Sales

General Customer Needs when Selling

Customer-NeedsIt may sound like an exercise in splitting hairs. What is the big difference whether you use the word goals or needs? The answer is “plenty” when value-driven sales are at stake. It is more than just a question of semantics when you focus on goals and not needs. Goals motivate you to think first like customers; needs encourage you to think mostly like, well, products. It is the difference between you selling features or customers buying value. Goals and needs are not interchangeable terms or concepts.

In selling, these terms are diametrically opposed. As a point of interest, in the top-selling book of synonyms (talk about great vacation reading), The Synonym Finder, the word goal is not listed as a synonym for needsand vice versa. This probably explains why no one ever refers to needs-satisfaction selling as goals-satisfaction selling. You cannot help but think of needs-satisfaction as being a submissive mindset. Are you really in sales to satisfy needs the way Barbara Eden did in the TV show I Dream of Jeannie (“Your wish is my command, Master”)? The answer is an emphatic no. Again, you are in sales to exceed customers’ expectations and to receive higher profits for doing so.

According to Funk & Wagnalls dictionary, the word need means “to have urgent or essential use for [something lacking].” This definition implies that customers are urgently aware that something needs fixing.

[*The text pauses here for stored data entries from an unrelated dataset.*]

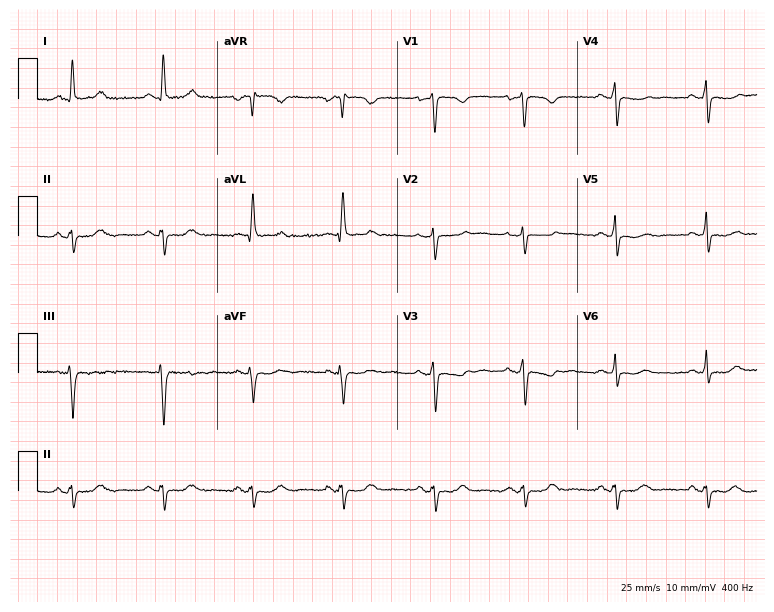
ECG — a female, 55 years old. Screened for six findings — first-degree AV block, right bundle branch block (RBBB), left bundle branch block (LBBB), sinus bradycardia, atrial fibrillation (AF), sinus tachycardia — none is recorded. Other findings, if any, are not listed.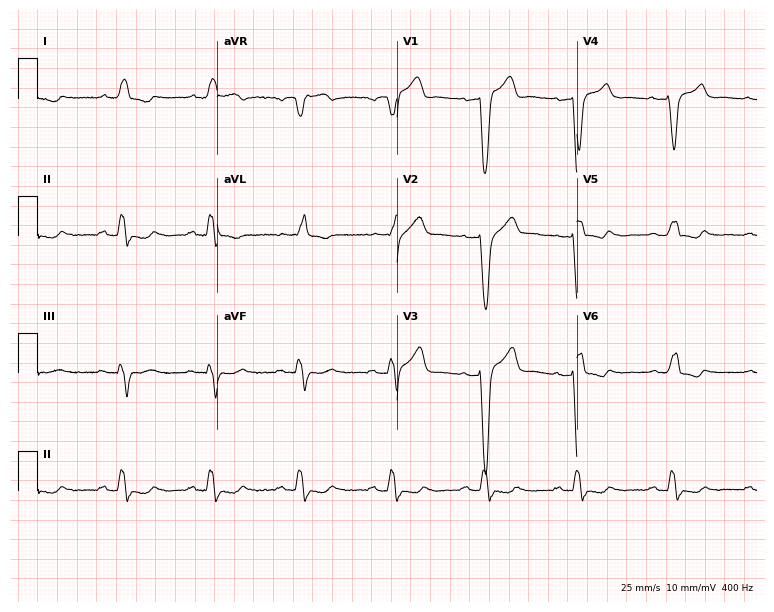
ECG (7.3-second recording at 400 Hz) — a 66-year-old male patient. Findings include left bundle branch block.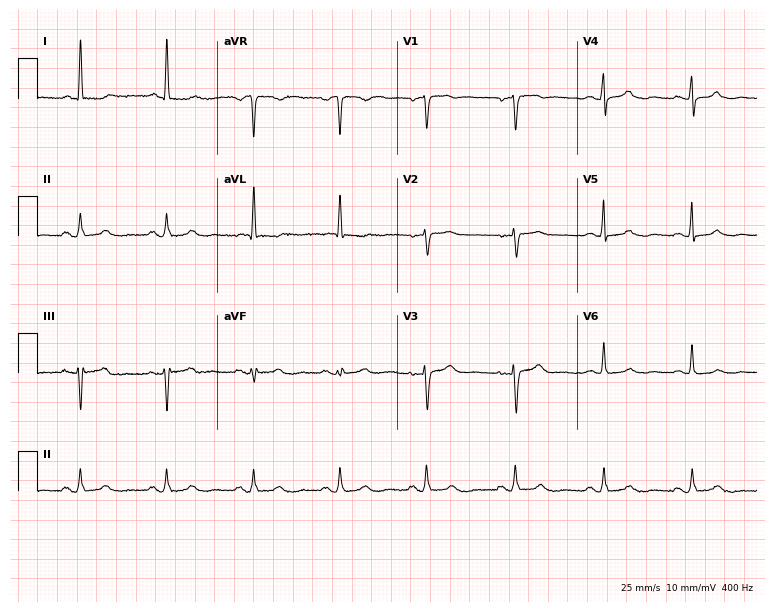
Standard 12-lead ECG recorded from a female, 69 years old (7.3-second recording at 400 Hz). None of these six findings is recorded: first-degree AV block, right bundle branch block, left bundle branch block, sinus bradycardia, atrial fibrillation, sinus tachycardia.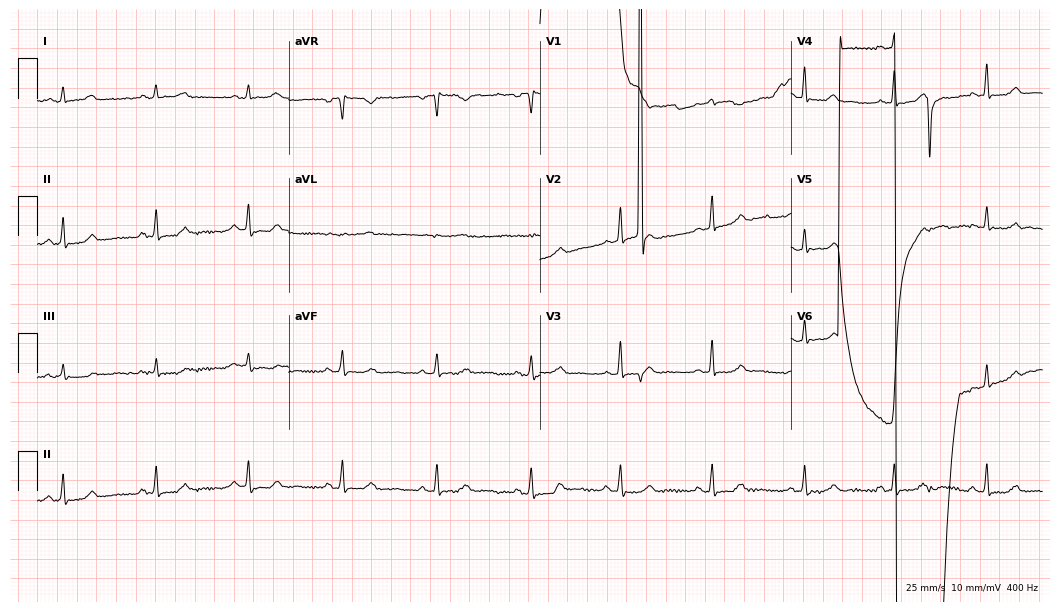
Standard 12-lead ECG recorded from a woman, 36 years old. None of these six findings is recorded: first-degree AV block, right bundle branch block (RBBB), left bundle branch block (LBBB), sinus bradycardia, atrial fibrillation (AF), sinus tachycardia.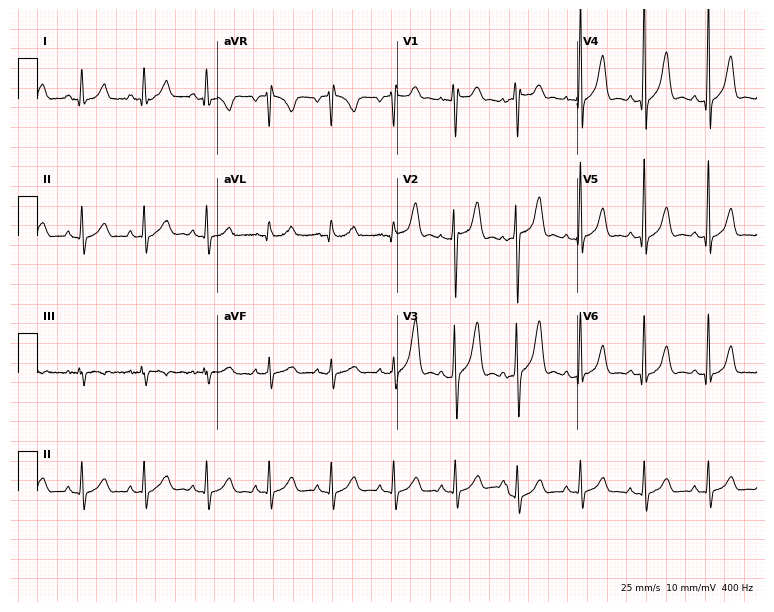
Standard 12-lead ECG recorded from a 39-year-old male patient. None of these six findings is recorded: first-degree AV block, right bundle branch block (RBBB), left bundle branch block (LBBB), sinus bradycardia, atrial fibrillation (AF), sinus tachycardia. Only these six findings were labelled.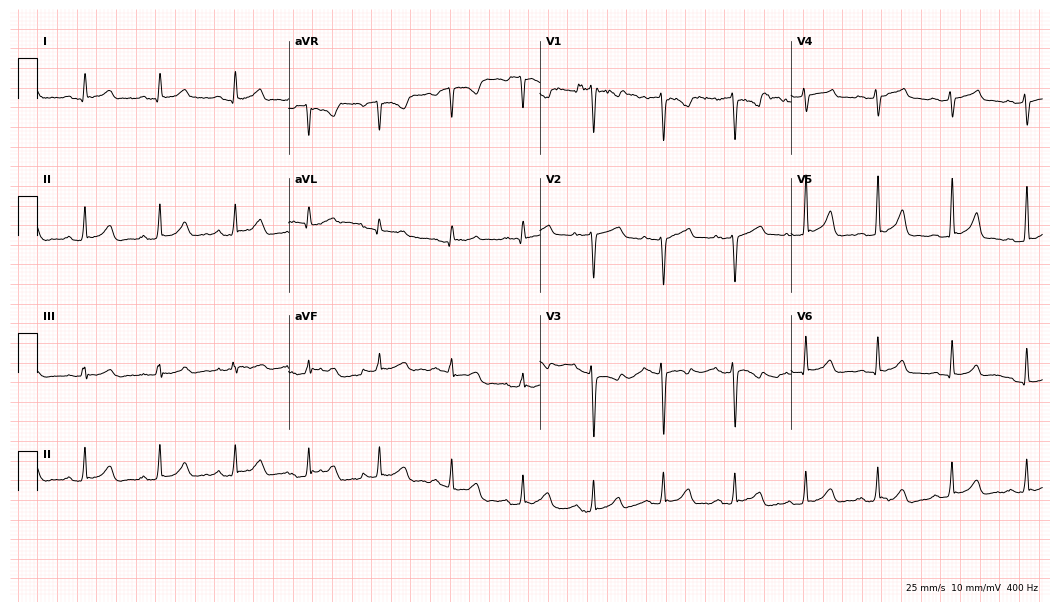
Resting 12-lead electrocardiogram. Patient: a female, 31 years old. Read as a normal ECG.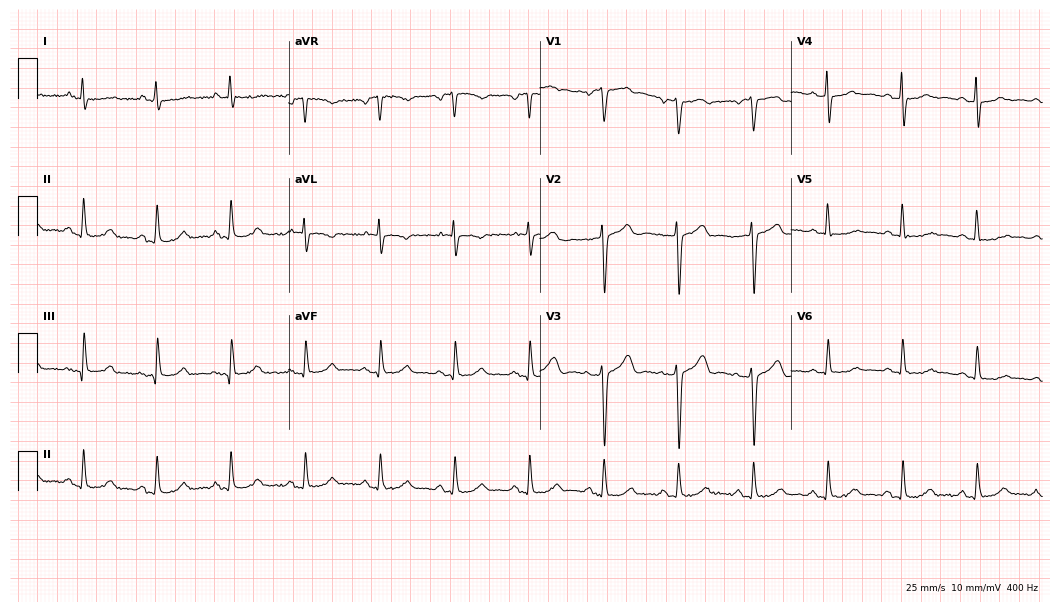
ECG — a woman, 53 years old. Screened for six findings — first-degree AV block, right bundle branch block, left bundle branch block, sinus bradycardia, atrial fibrillation, sinus tachycardia — none is recorded.

Because most people are urgently aware of pain, it is easy to understand why most sales methods equate needs with pain. For salespeople, the words needs and pain are interchangeable.

Therefore, a popular sales strategy is to ask customers, “What hurts or keeps you up at night?” in order to uncover their pain and then focus on remedying it. This strategy works on a simple principle: The greater the pain, the greater the urgency, and the bigger the sales opportunity. When you focus on pain, the logic behind the ease of selling water hoses to people with houses on fire is beyond dispute. Yet, not every customer’s house is on fire; and you do not always have water hoses to sell. When you focus on needs, avoidable problems arise.

These problems arise because needs are very specific. Customers think they have a good idea of what they “need” to remedy their pain. Again, people with houses on fire know they need a water hose. Customers with evident pain make sure you—along with every other competitor they can remember—have ample opportunity to satisfy their needs. They need delivery dates and prices to compare so that they can find the cheapest prices and the fastest deliveries. You are now in a reactive, not a proactive selling mode. You are responding to specific and out-of-the-blue requests. It is difficult to build value when specific requests force you to join the crowd that competes on price and delivery.

These requests can be excellent sales opportunities if you have the exact products customers think they need. If they match, you just won the “needs lottery.” Lady Luck is smiling on you. You might want to walk home and look for lost wallets along the way. More than likely, your products are not exactly what they had in mind. You end up trying to convince customers you have better products than the ones they and competitors are proposing. The features start flying, and besides finding yourself in the middle of bidding wars, another problem surfaces.

A narrow focus on needs also weakens one of your greatest strengths. You limit your expertise as a problem solver. When in an emergency or urgent pain, customers do not consider all the alternatives you could recommend out of experience. Their purchasing decisions revolve solely around quickest delivery dates. At this point, all products look like commodities; another reason why they want more than one supplier bidding on the sale. Understandably, customers discount long-term benefits when they focus on short-term emergencies.

Another difficult selling situation arises during emergencies even when customers are choosing your products. When you think better remedies exist, you gently try to “unsell” customers on their current (and deficient) product choices. However, you are careful to point out that if these new products you suggest do not interest them, you will gladly furnish them with a quote on their requests. With that vote of confidence, it is not surprising that you encounter resistance.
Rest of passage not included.